AvePoint Cloud Backup

AvePoint Cloud Backup は、Exchange OnlineOneDriveSharePoint OnlineMicrosoft 365 グループTeamsMicrosoft Teams チャットProject Onlineパブリック フォルダーViva EngagePower BIPower AutomatePower Apps など、すべての Microsoft 365 インスタンスをバックアップして、データを保護することができます。これらのオブジェクト タイプはそれぞれ独立してバックアップ・リストアされます。

NOTE

Power Platform および AvePoint Cloud Backup Express 配下のサービス タイプを保護するには、追加のライセンスを購入する必要があります。

AvePoint Cloud Backup サブスクリプションのみを持っている場合の AvePoint Cloud Backup for Microsoft 365

AvePoint Cloud Backup のサービスを使用する際に、以下のことに注意してください。

SharePoint Online、OneDrive、Project Online

NOTE

Microsoft の知らせにより、2026 年 4 月 1 日より、Project Online に対して以下の変更が適用されます。

  • 新しい Project Online PWA サイトの作成はブロックされます。 ユーザーはテナントで新しい Project Online サイト (新しい PWA サイト コレクション) を作成できなくなります。

  • プロジェクトのない既存テナントはブロックされます。 PWA サイトに 1 件以上のプロジェクト含まている既存の Project Online テナントは、引き続き利用可能です。それ以外のテナントはすべてブロックされます。非 WPA データに引き続きアクセスできます。

その結果、セットアップされたが、一度も使用されていない既存の PWA サイトはこの日付以後にアクセスできなくなり、バックアップ中にスキップされます。

  • パフォーマンス向上のため、SharePoint サイト (SharePoint Online サイト、Teams チーム サイト、グループ チーム サイト、Viva Engage コミュニティ サイト、Project Online サイトを含む) の非表示リストがバックアップ範囲に含まれていません。非表示リストをバックアップに含める場合、AvePoint サポートまでお問い合わせください。バックアップに含める非表示リストについては、非表示リスト を参照してください。

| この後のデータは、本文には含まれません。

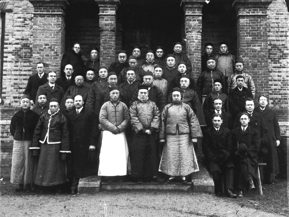 1897年两江总督张之洞率众官员视察汇文书院时和汇文书院中外教职员于三层楼洋房（钟楼）前合影。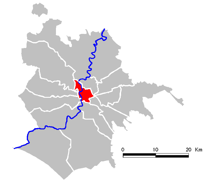 Municipio Roma I

  • Microsoft 365 で組織の SharePoint ドメイン名を変更することが可能になりました。詳細については、Microsoft 記事 SharePoint ドメイン名を変更する を参照してください。この変更は SharePoint および OneDrive の URL にのみ影響を与え、メール アドレスには影響を与えません。ドメイン名が変更され、自動検出に更新された後、Cloud Backup for Microsoft 365 は新しい URL を使用して SharePoint Online サイトおよび OneDrive オブジェクトの完全バックアップを実行します。

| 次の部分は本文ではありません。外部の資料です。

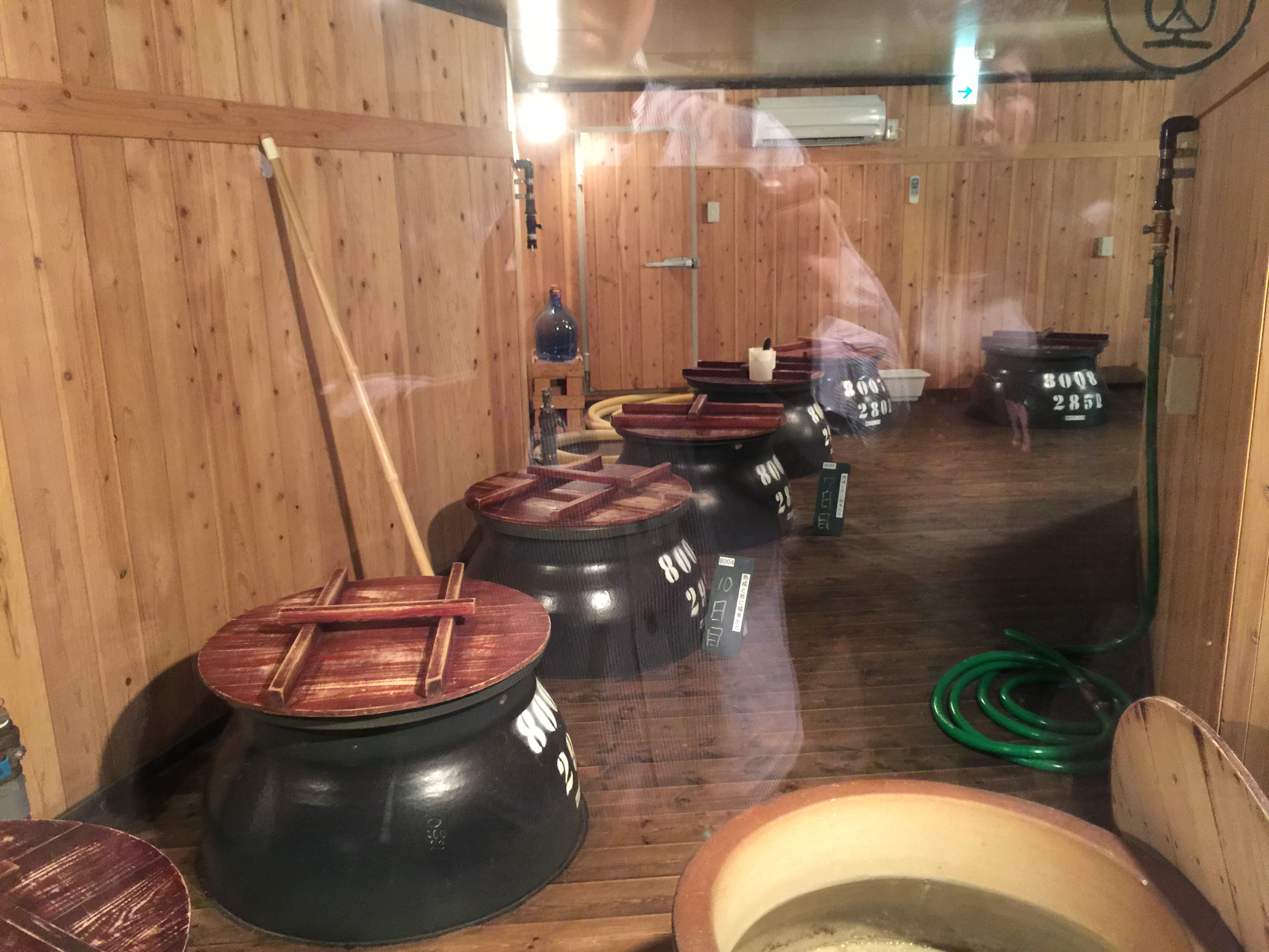 串木野鉱山の坑道を使用した酒造施設

  • OneDrive 用の AvePoint Cloud Backup サービスは、ドキュメント ライブラリを保護します。それに サイトのノートブック 機能がアクティブ状態である場合は、サイト リソース ライブラリも保護します。

    OneDrive はファイルを安全に保管・共有・アクセスするクラウド サービスであるため、OneDrive 用の AvePoint Cloud Backup サービスが保護の対象とするのは、コンテンツと権限に限られます。

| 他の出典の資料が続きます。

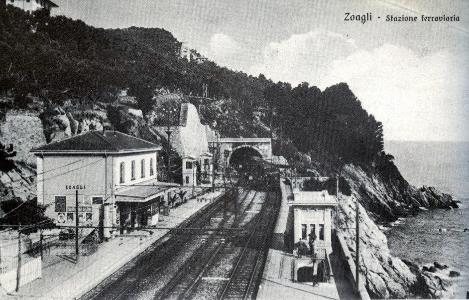 La stazione ferroviaria di Zoagli negli anni venti del XX secolo, Liguria, Italia

  • パフォーマンス向上のため、OneDrive のバックアップは現在 Microsoft Graph API を使用しています。Graph API は OneDrive コンテンツの保護に重点を置き、ファイル バージョンを保護できないなどいくつかの制限があります。リストア後、ファイルのバージョン番号を保持することはできません。リストアされたファイルのバージョンは1.0 になります。詳細については、OneDrive データ タイプ を参照してください。サポートが必要な場合、AvePoint サポートまでお問い合わせください。

  • API の制限により、Cloud Backup は OneNote ファイルの履歴バージョンを保護することはできません。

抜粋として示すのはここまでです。